By applying a high pressure (1.5GPa-3.5GPa) and high temperature (950K) assisted synthesis starting with stoichiometric Co and Sb powders, Su et al34 reported that all samples synthesized are
p-type, more interestingly, it is found that the carrier concentration can be a factor of 10 less when the pressure increases. This stress-dependent defect concentration is attributed to anti-site defects, whose formation energy may vary with the synthesis pressure. However, there was no experimental data to confirm this hypothesis. Excess Sb was observed in the lower pressure sample, which disappears for higher-pressure samples. This can be explained by the high volatility of Sb.
From the literature review we can conclude that a few factors are important in the experimental defect study of intrinsic CoSb3:
1) The form and purity of starting material. Powder raw elements tend to introduce O2 up to 1000ppm into the system. Fe or Ni impurities, which are easy to be found in Co, can contribute to p- or n-type doping as well.

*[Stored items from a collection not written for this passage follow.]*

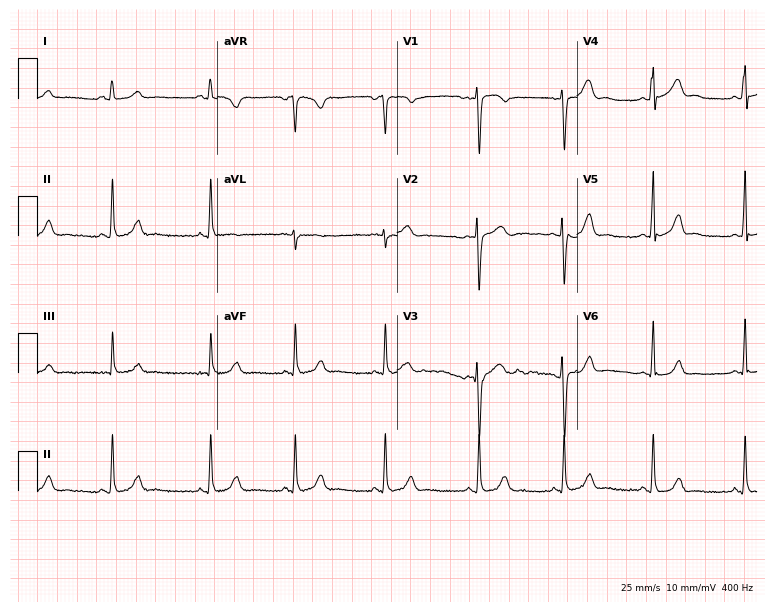
12-lead ECG from a female, 23 years old. Labelled as a normal ECG.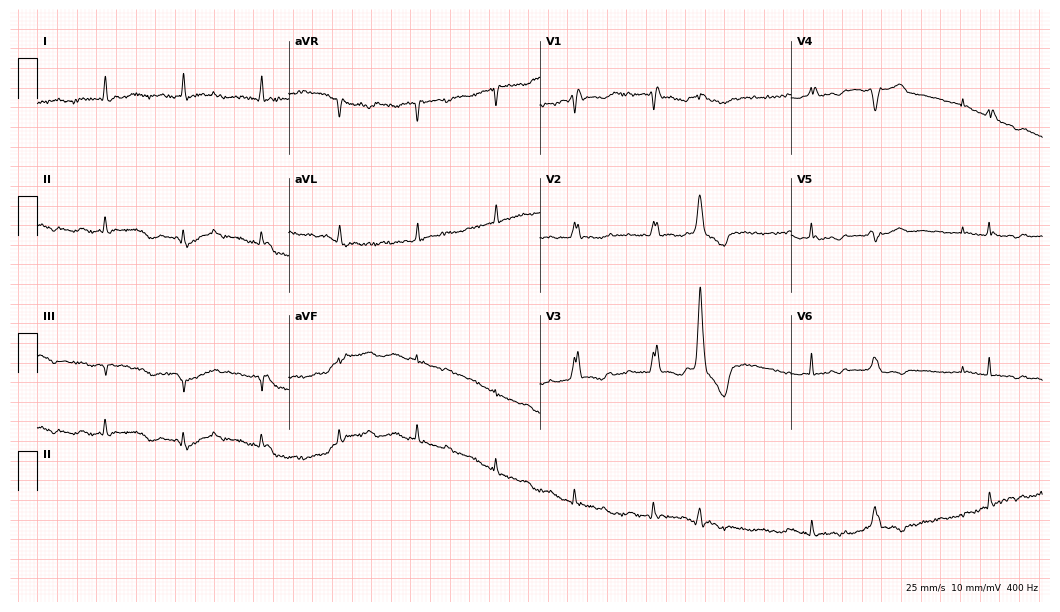
Standard 12-lead ECG recorded from a 77-year-old female patient (10.2-second recording at 400 Hz). None of these six findings is recorded: first-degree AV block, right bundle branch block, left bundle branch block, sinus bradycardia, atrial fibrillation, sinus tachycardia.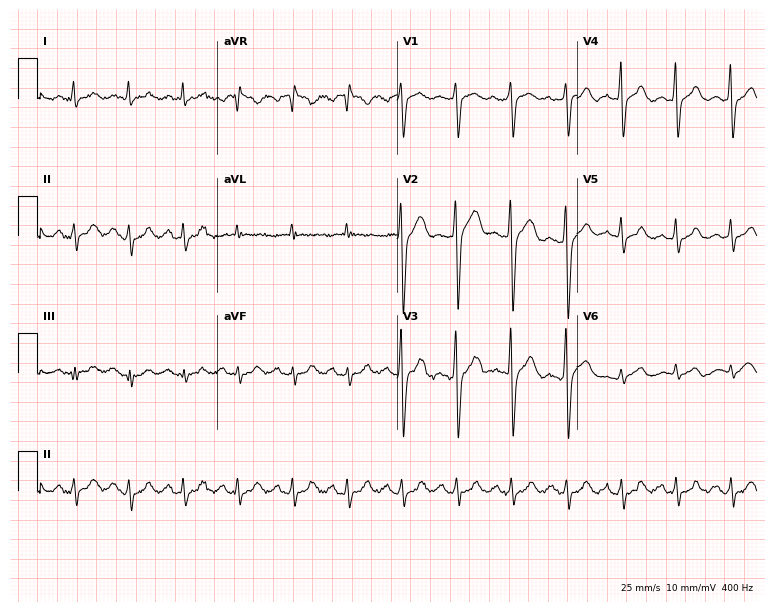
ECG (7.3-second recording at 400 Hz) — a male patient, 39 years old. Screened for six findings — first-degree AV block, right bundle branch block, left bundle branch block, sinus bradycardia, atrial fibrillation, sinus tachycardia — none is recorded.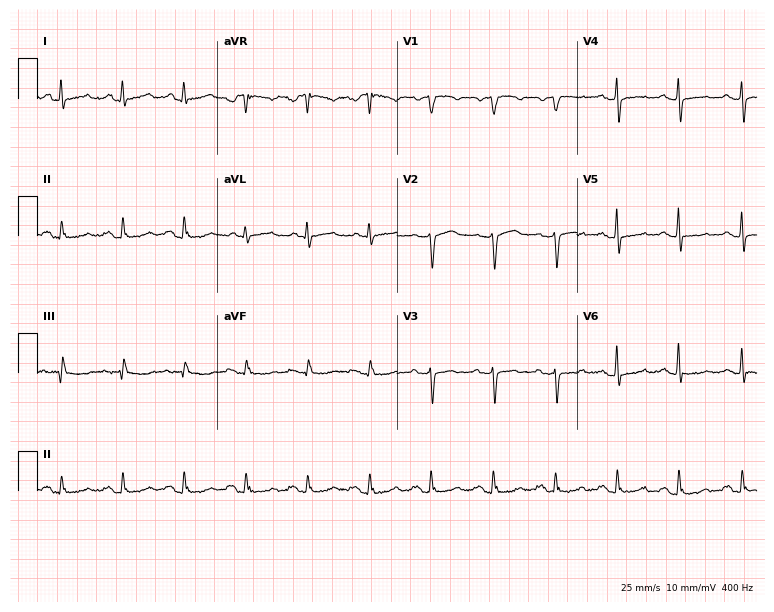
12-lead ECG from a 57-year-old woman (7.3-second recording at 400 Hz). Recorded interpretation: within normal limits.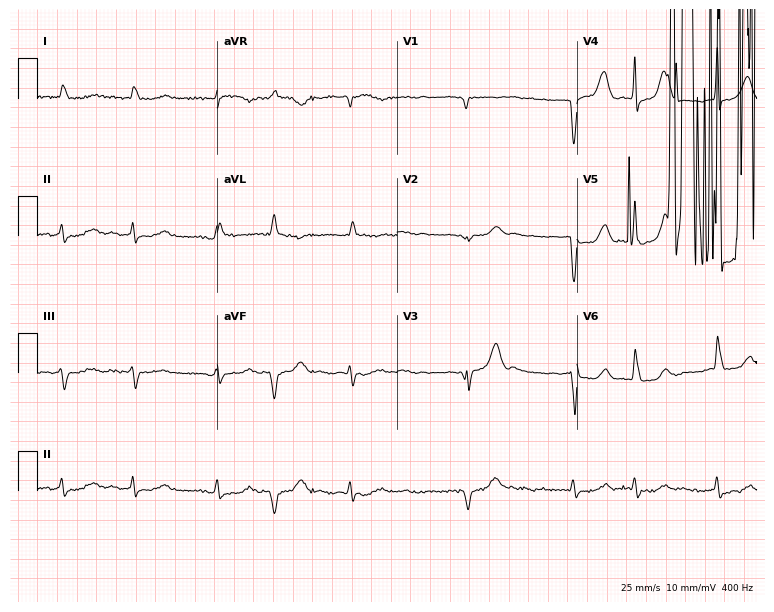
Resting 12-lead electrocardiogram. Patient: an 84-year-old male. None of these six findings is recorded: first-degree AV block, right bundle branch block (RBBB), left bundle branch block (LBBB), sinus bradycardia, atrial fibrillation (AF), sinus tachycardia.

2) If we compare the most common synthesis methods, traditional melt-annealing and mechanical alloying (ball milling), the latter is more prone to introduce impurities such as oxygen or Fe (if the vial is made of steel).
3) Consolidation conditions are important. The high sintering temperature can alter the stoichiometry to be Sb-deficient in CoSb3, resulting an n-type behavior. The increasing sintering pressure leads to a decreasing p-type carrier concentration, the reason to which remains unclear.
4) When considering the influence of off-stoichiometry (either Co-rich or Sb-rich) on defects, often large amount of secondary phases is introduced as well. The influence of these secondary phases is not fully clear yet. It is thus required to synthesis of Co-rich/Sb-rich samples with little secondary phases.